● **Problem**:
When you reach the line that contains "Representación de un", please begin copying, and carry on exactly to the last line of the material, leaving out every picture.

● **Recorded information**:
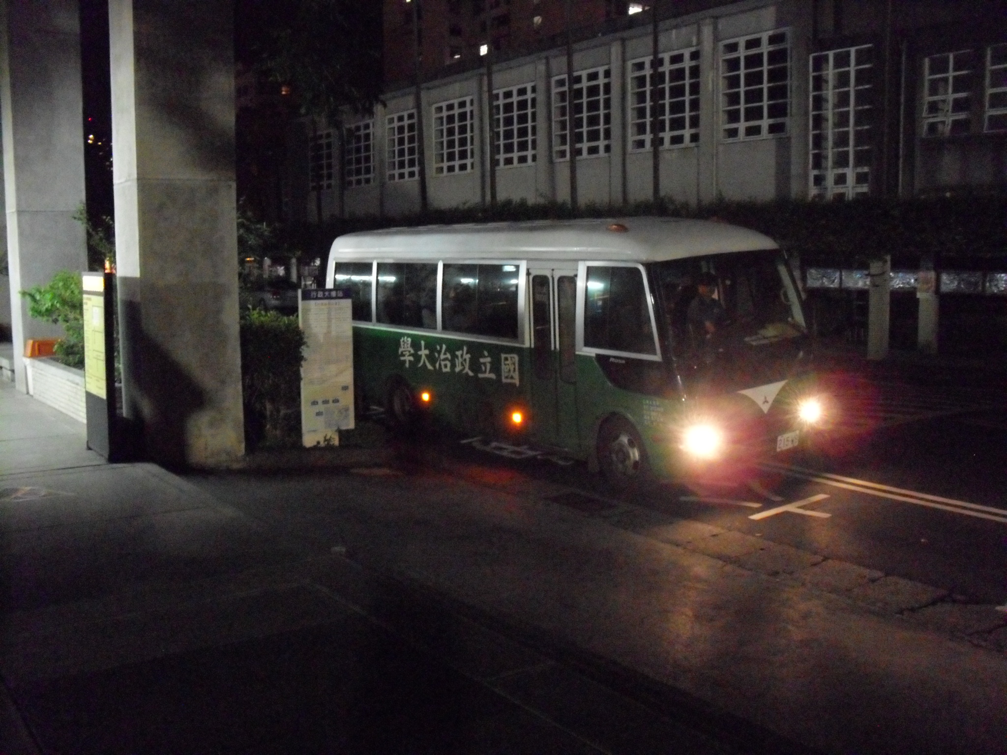 Bân-lâm-gú: 國立政治大學的校園公車215-WB夜景。學生已經排隊上車，車應該是欲開去山頂的宿舍。看in網站的說明，講拜六、禮拜的時陣是in的公務車咧駛，教職員是免費，對下早仔八點到暗時十點，隔二十分鐘有一班車。
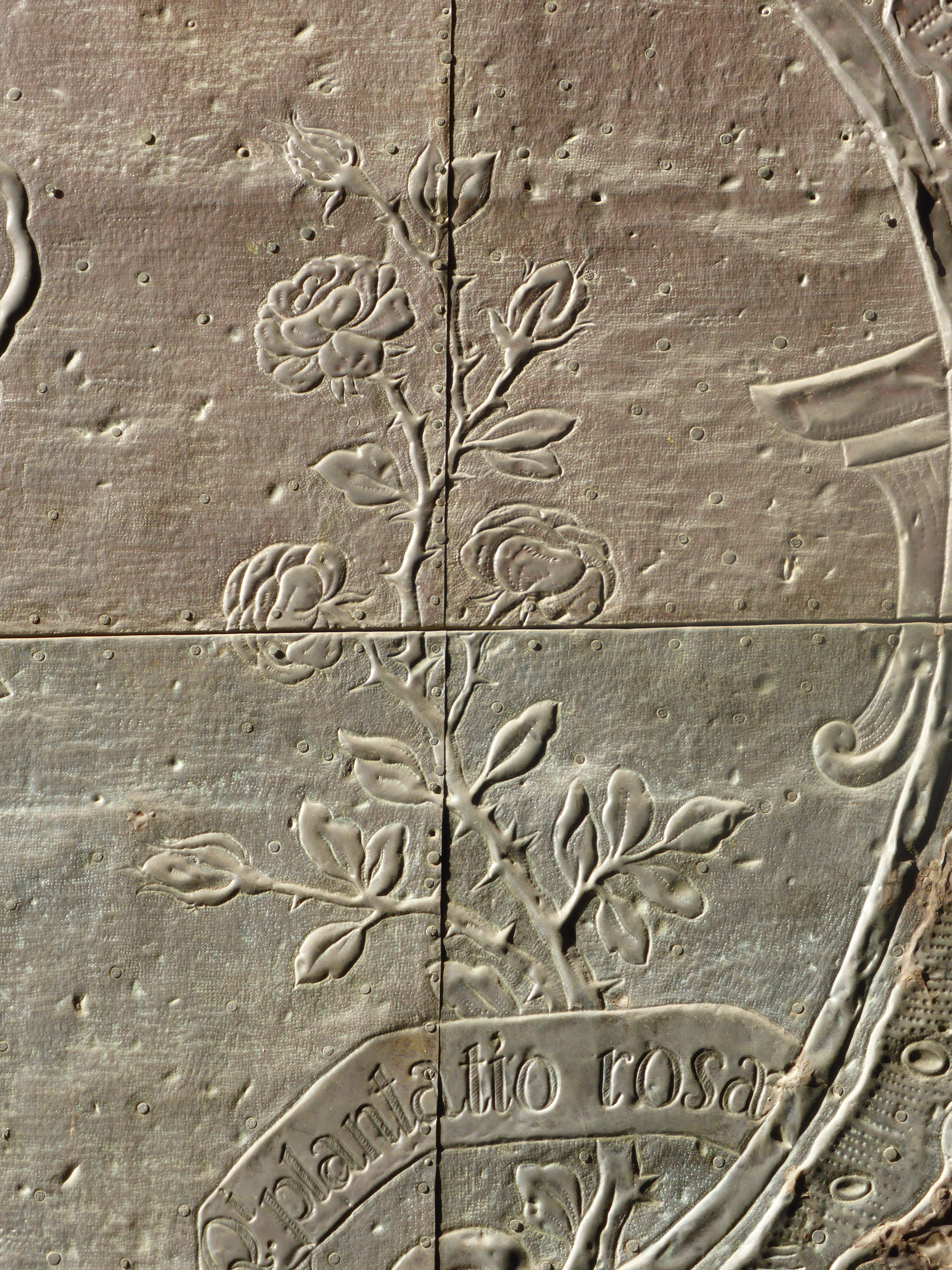 Representación de un rosal, con inscripción: "Qi. plantatio rosa" (plantar rosas). Detalle de una hoja de la puerta principal de la catedral de Valencia. Está en la puerta de entrada de la llamada Puerta de los Hierros.
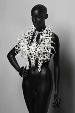 Kunststof (polyamide poeder); gemaakt door middel van 3D printtechniek Selective Laser Sintering. In opdracht van het museum vervaardigd, 2011.
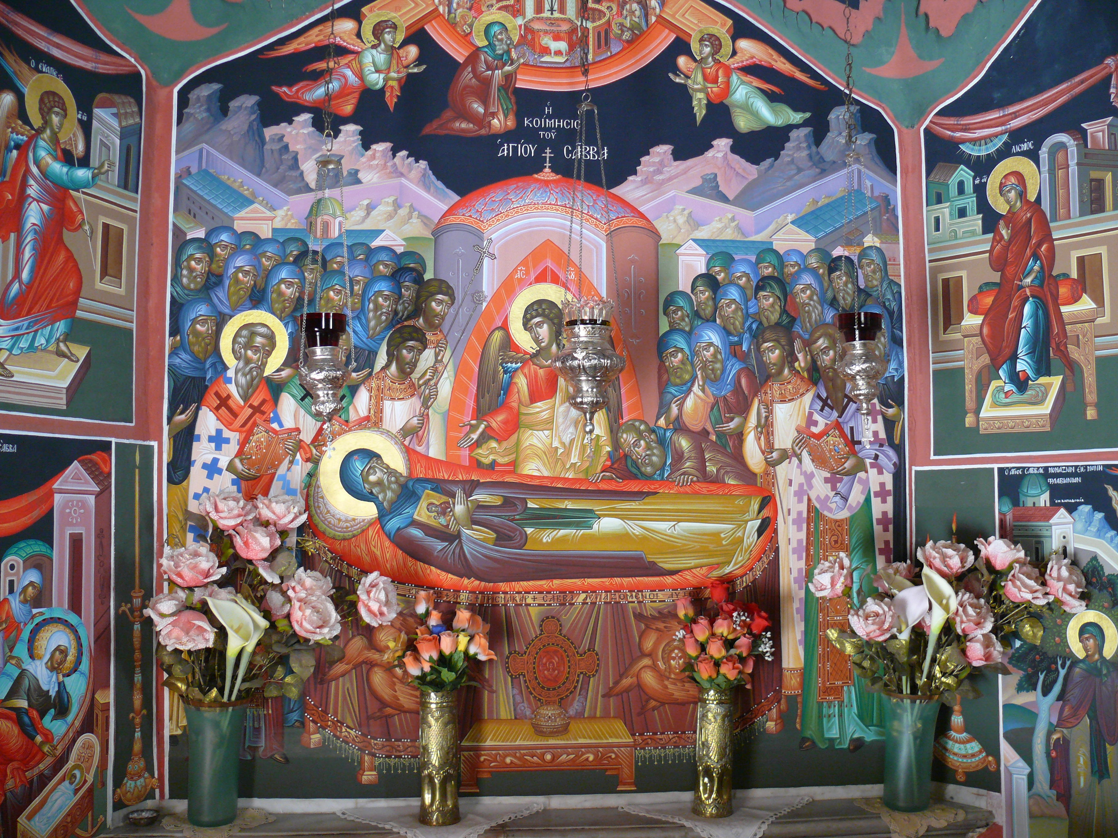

● **Final answer**:
 Representación de un rosal, con inscripción: "Qi. plantatio rosa" (plantar rosas). Detalle de una hoja de la puerta principal de la catedral de Valencia. Está en la puerta de entrada de la llamada Puerta de los Hierros.
 Kunststof (polyamide poeder); gemaakt door middel van 3D printtechniek Selective Laser Sintering. In opdracht van het museum vervaardigd, 2011.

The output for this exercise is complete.